Animals are found in various stereotyped positions or attitudes. Quadrupeds can often be found rampant (standing on the left hind foot). Another frequent position is passant, or walking, like the lions of the coat of arms of England. Eagles are almost always shown with their wings spread, or displayed. A pair of wings conjoined is called a vol.

In English heraldry the crescent, mullet, martlet, annulet, fleur-de-lis, and rose may be added to a shield to distinguish cadet branches of a family from the senior line. These cadency marks are usually shown smaller than normal charges, but it still does not follow that a shield containing such a charge belongs to a cadet branch.
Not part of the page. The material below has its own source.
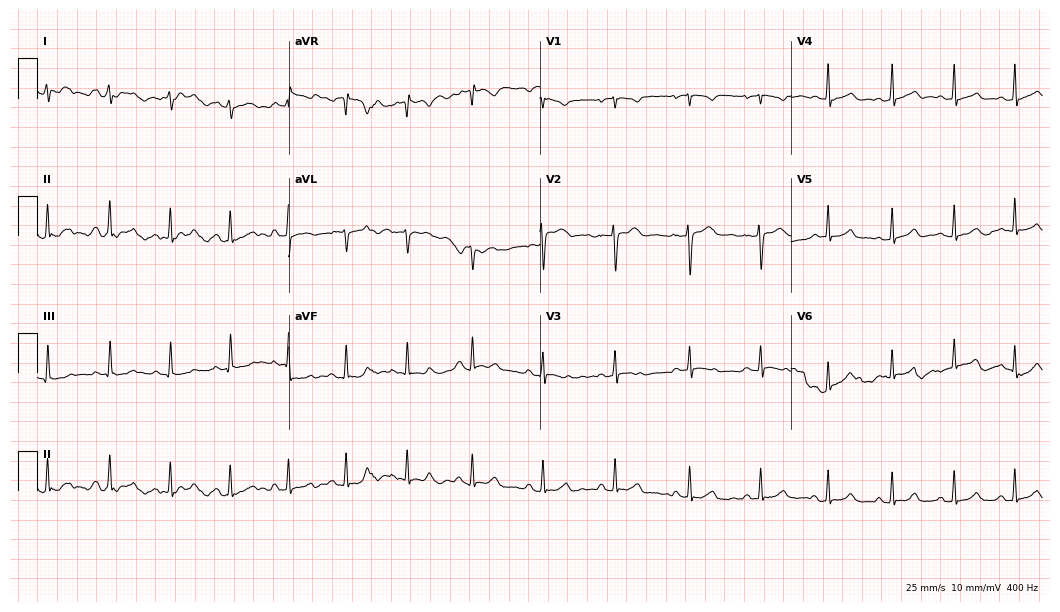
12-lead ECG from a female, 17 years old (10.2-second recording at 400 Hz). Recorded interpretation: within normal limits.
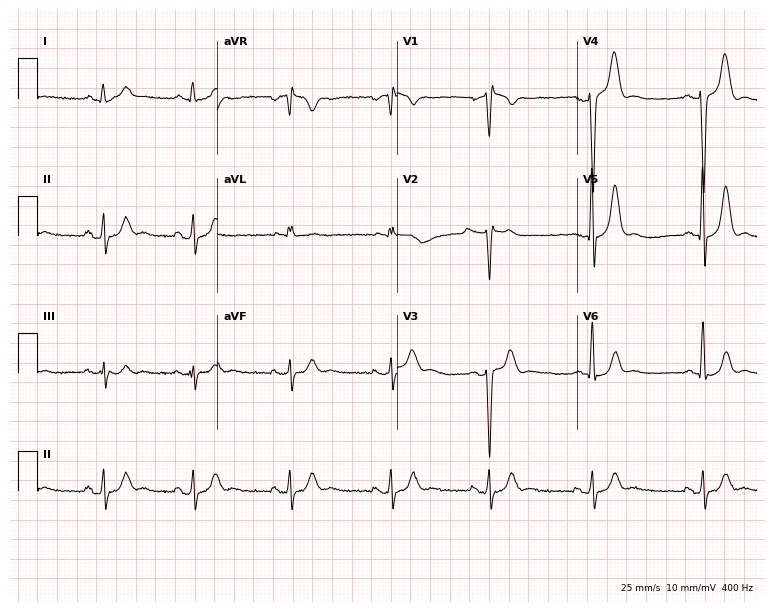
12-lead ECG (7.3-second recording at 400 Hz) from a male patient, 30 years old. Screened for six findings — first-degree AV block, right bundle branch block (RBBB), left bundle branch block (LBBB), sinus bradycardia, atrial fibrillation (AF), sinus tachycardia — none is recorded. Other findings, if any, are not listed.

All of these charges occur frequently in basic undifferenced coats of arms.

==Marshalling==

To marshal two or more coats of arms is to combine them in one shield. This can be done in a number of ways, of which the simplest is impalement: dividing the field per pale and putting one whole coat in each half. Impalement replaced the earlier dimidiation – combining the dexter half of one coat with the sinister half of another – because dimidiation can create ambiguity.

A more versatile method is quartering, division of the field by both vertical and horizontal lines. As the name implies, the usual number of divisions is four, but the principle has been extended to very large numbers of "quarters".
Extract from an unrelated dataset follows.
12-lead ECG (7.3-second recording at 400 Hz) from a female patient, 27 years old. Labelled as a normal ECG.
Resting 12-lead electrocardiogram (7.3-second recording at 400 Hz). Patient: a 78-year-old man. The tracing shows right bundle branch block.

The third common mode of marshalling is with an inescutcheon, a small shield placed in front of the main shield.

==Variations of the field==

The field of a shield, or less often a charge or crest, is sometimes made up of a pattern of colours, or variation. A pattern of horizontal (barwise) stripes, for example, is called barry, while a pattern of vertical (palewise) stripes is called paly. A pattern of diagonal stripes may be called bendy or bendy sinister, depending on the direction of the stripes. Other variations include chevrony, gyronny and chequy. Wave shaped stripes are termed undy. For further variations, these are sometimes combined to produce patterns of barry-bendy, paly-bendy, lozengy and fusilly. Semés, or patterns of repeated charges, are also considered variations of the field. The Rule of tincture applies to all semés and variations of the field.
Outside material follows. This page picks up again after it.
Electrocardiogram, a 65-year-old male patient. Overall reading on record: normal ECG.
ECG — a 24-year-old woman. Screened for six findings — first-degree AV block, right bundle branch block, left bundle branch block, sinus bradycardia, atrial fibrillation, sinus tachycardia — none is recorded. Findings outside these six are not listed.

==Differencing and cadency==

Cadency is any systematic way to distinguish arms displayed by descendants of the holder of a coat of arms when those family members have not been granted arms in their own right. Cadency is necessary in heraldic systems in which a given design may be owned by only one person at any time, generally the head of the senior line of a particular family. As an armiger's arms may be used "by courtesy", either by children or spouses, while they are still living, some form of differencing may be required so as not to confuse them with the original undifferenced or "plain coat" arms. Historically, arms were only heritable by males and therefore cadency marks had no relevance to daughters; in the modern era, Canadian and Irish heraldry include daughters in cadency. These differences are formed by adding to the arms small and inconspicuous marks called brisures, similar to charges but smaller. They are placed on the fess-point, or in-chief in the case of the label. Brisures are generally exempt from the rule of tincture. One of the best examples of usage from the medieval period is shown on the seven Beauchamp cadets in the stained-glass windows of St Mary's Church, Warwick.